(The task) Among the lines below, output only those between the line holding "Panorama del paese" and the line holding "Šešupė ties Pilviškiais, Vilkaviškio raj.", inclusive, exactly as written and with no pictures.

(Excerpted data)
--

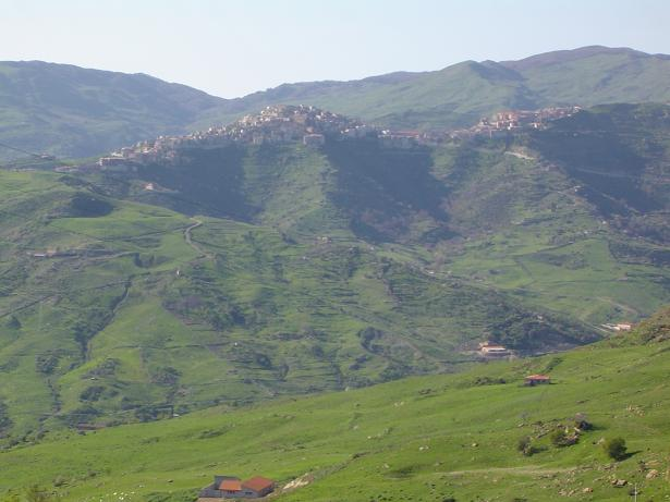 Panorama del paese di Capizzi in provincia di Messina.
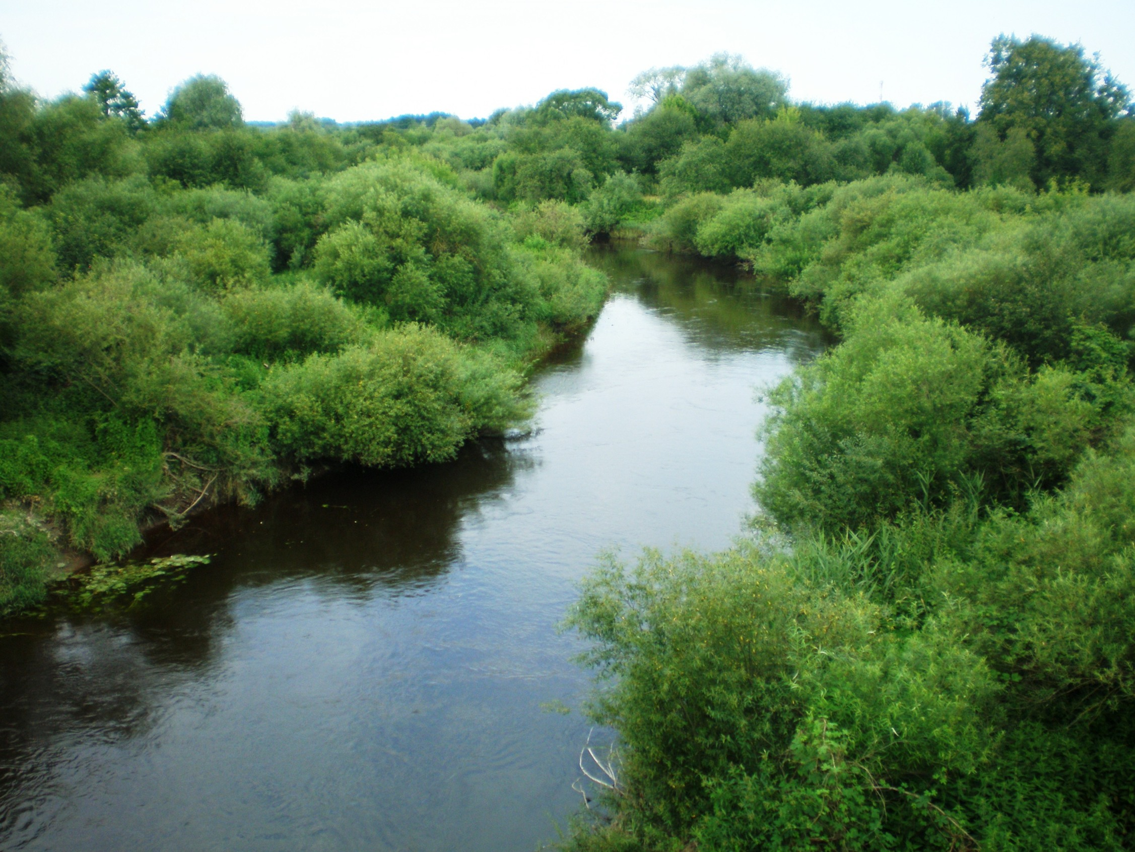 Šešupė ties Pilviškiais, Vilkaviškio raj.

--

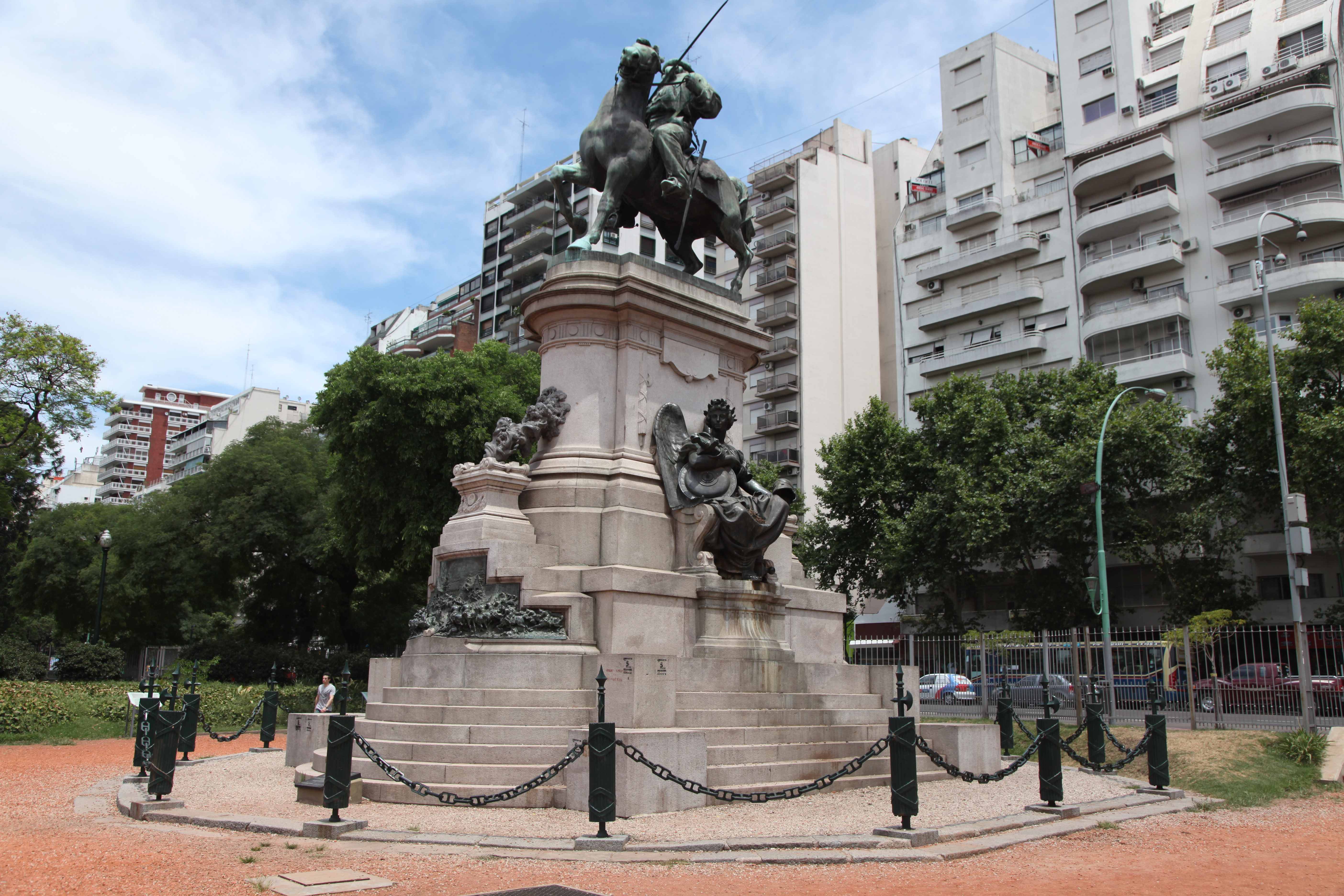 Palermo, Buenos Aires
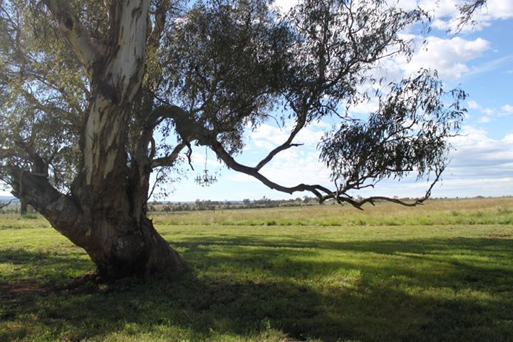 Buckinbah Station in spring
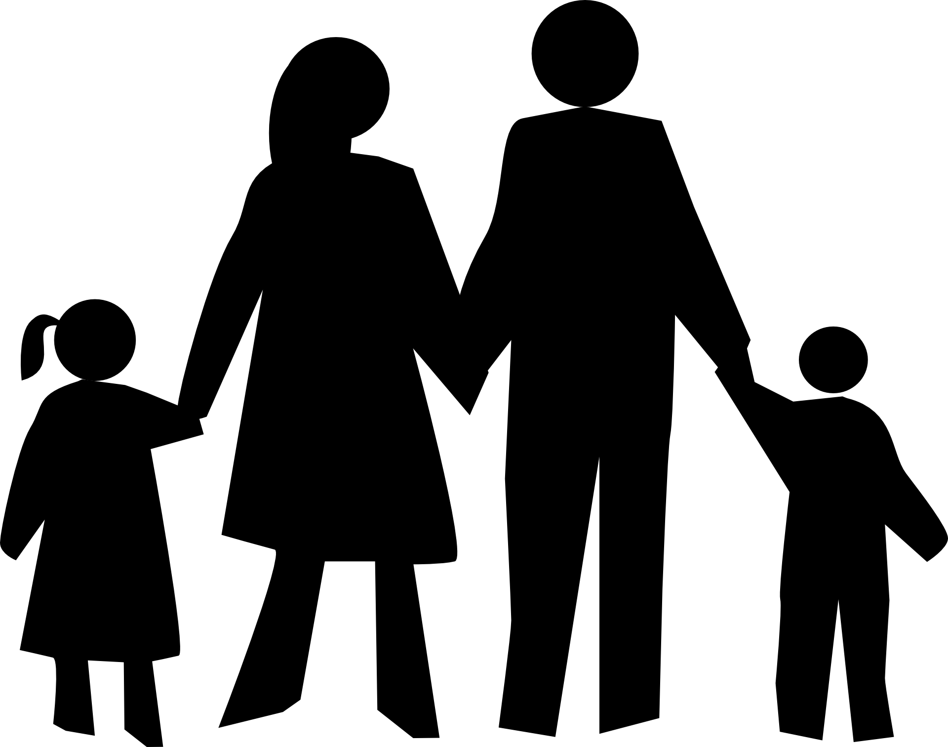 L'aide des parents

--

(Result)
 Panorama del paese di Capizzi in provincia di Messina.
 Šešupė ties Pilviškiais, Vilkaviškio raj.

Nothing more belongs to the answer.